A significant clinical trial for mixed hyperlipidemia has been conducted with the following intervention model:

  • Trial design: 48-week, phase 2b, double-blind, randomized, placebo-controlled trial
  • Randomization: Participants were assigned in a 3:1 ratio to receive plozasiran or placebo within each of four cohorts
  • Dosing cohorts:

  • First three cohorts: subcutaneous injection of plozasiran (10 mg, 25 mg, or 50 mg) or placebo on day 1 and at week 12 (quarterly doses)

  • Fourth cohort: 50 mg of plozasiran or placebo on day 1 and at week 24 (half-yearly dose)

  • Registration: The trial was registered on ClinicalTrials.gov (number NCT04998201)
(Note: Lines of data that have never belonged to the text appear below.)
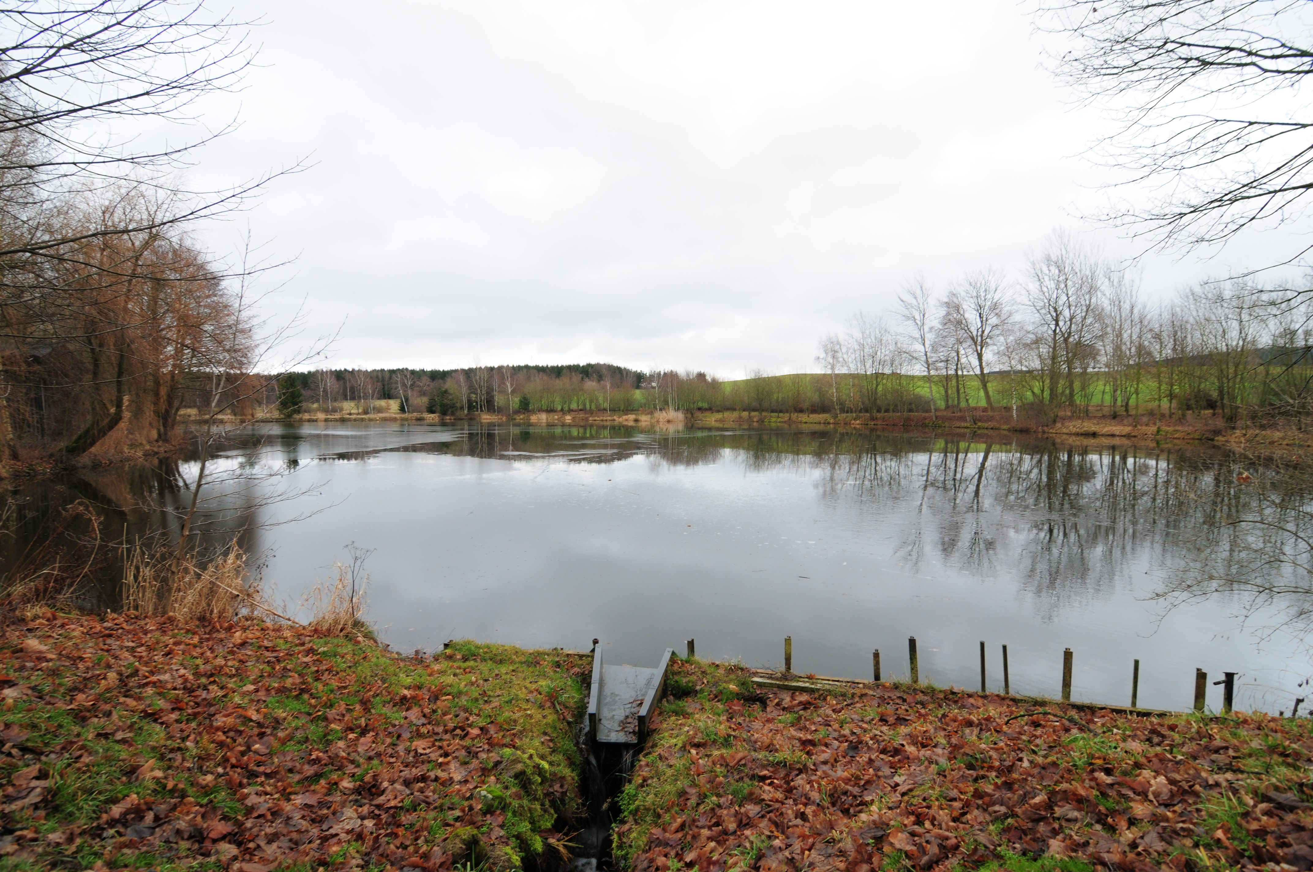 Gemeinde Steinberg, Rödelsteiche bei Wildenau (Vogtlandkreis, Freistaat Sachsen, Deutschland)
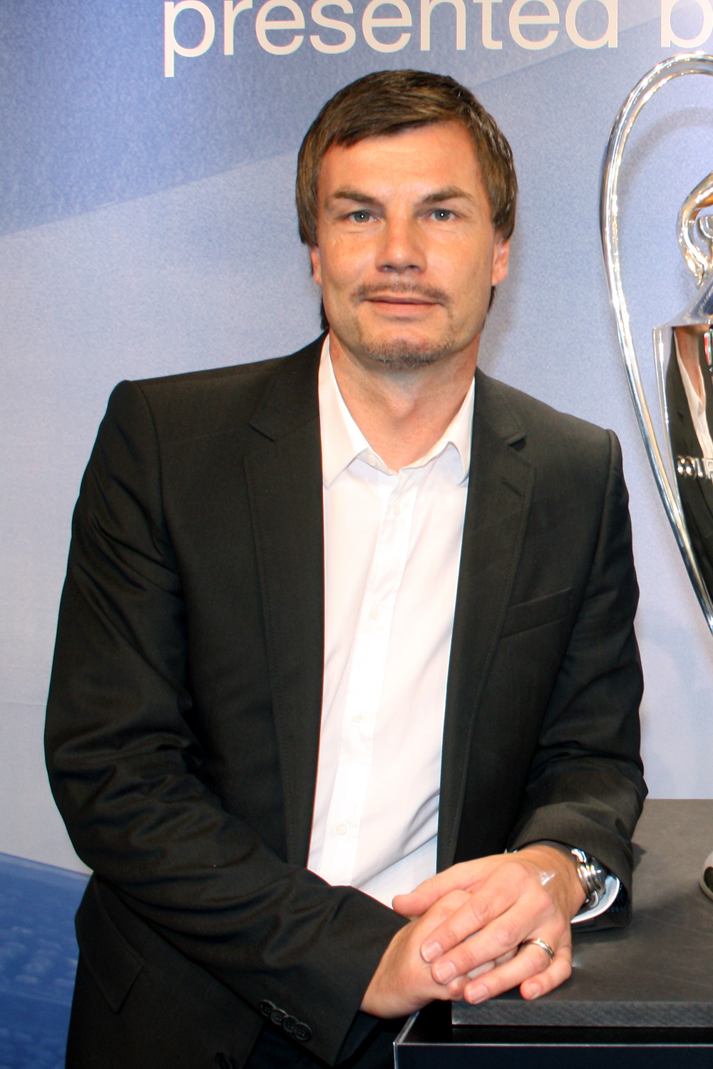 Tomas Helmer, ehemaliger deutscher Fußballspieler, derzeit Fernsehmoderator, am 19. September 2010 in München
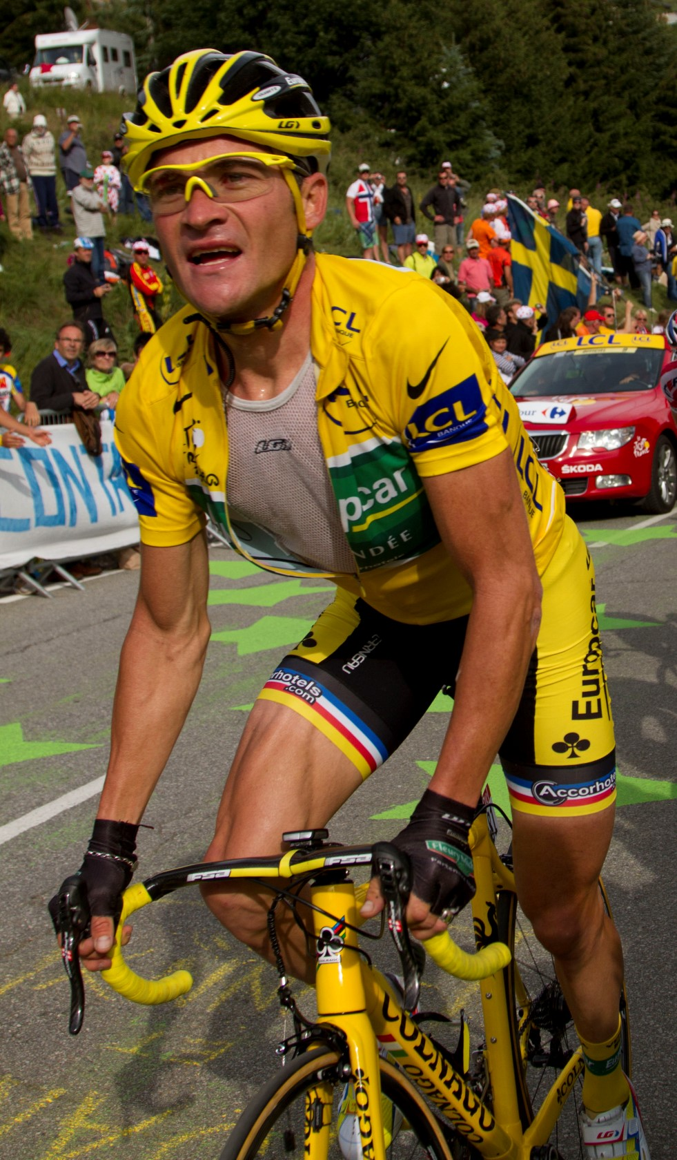 alpedhuez 102 voeckler
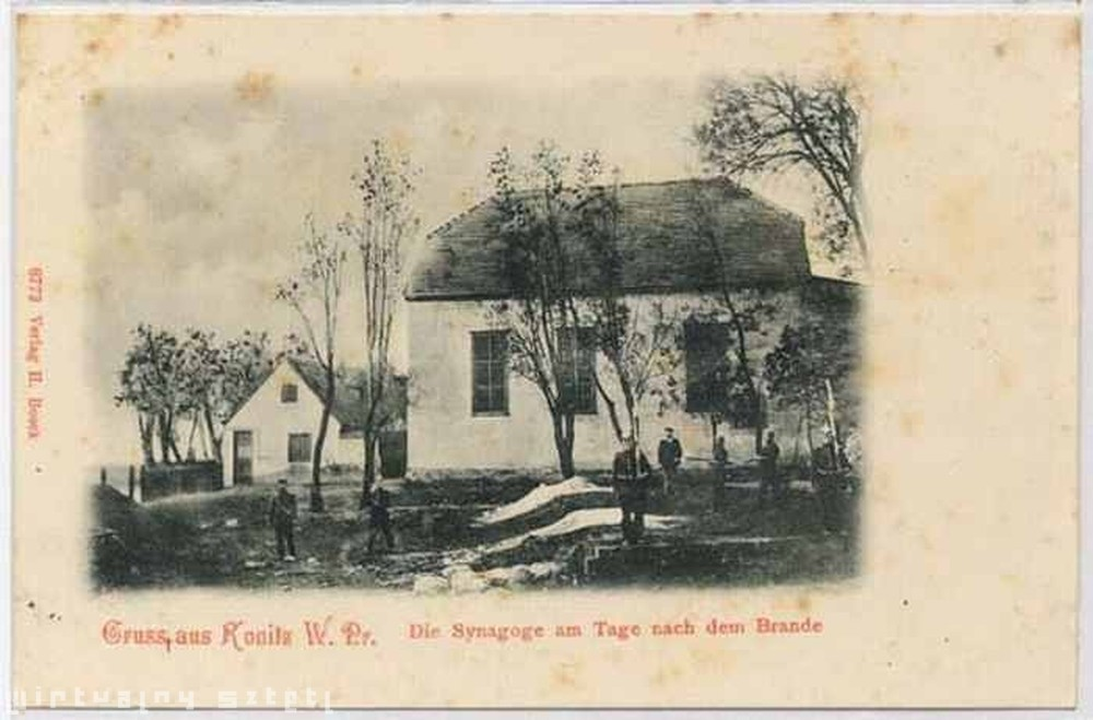 Ansichtskarte mit der Synagoge in Konitz (ab 1920 Chojnice

Adolescent Population Studies

While not a separate indication, it's worth noting that model-based extrapolation suggests that the plozasiran dosing regimen of 25 mg every 3 months recommended for adult patients is likely safe and effective in adolescent patients aged 12 to 17 years old. This suggests potential expansion of existing indications to younger populations.

In summary, Plozasiran's clinical development program extends beyond hypertriglyceridemia to include familial chylomicronemia syndrome (completed Phase 3) and mixed hyperlipidemia (Phase 2b), with varying intervention models tailored to each indication and potential application in adolescent populations.

Arrowhead Pharmaceuticals' Approved Indications (2021-2024)

Based on a comprehensive review of available information, there is no data available regarding any regulatory approvals for Arrowhead Pharmaceuticals' therapeutic products during the period from 2021 to 2024.

The company specializes in developing RNA interference (RNAi) and small interfering RNA (siRNA) therapeutics, but no information indicates that any of their investigational products have received FDA approval or EMA approval within the specified timeframe.

Arrowhead Pharmaceuticals continues to work on developing treatments across various therapeutic areas, but as of the current information available, there are no approved drugs in their portfolio with specific indications that have received regulatory clearance in the last three years.

The pharmaceutical landscape includes numerous other companies with approved medications for various conditions, but Arrowhead Pharmaceuticals specifically does not appear to have successfully brought any of their candidates through the complete regulatory approval process during this period.

For patients and healthcare providers interested in RNAi therapeutics, it's worth noting that while Arrowhead has an active development pipeline, no treatments have yet achieved the milestone of regulatory authorization for clinical use in any therapeutic indications within the timeframe of 2021-2024.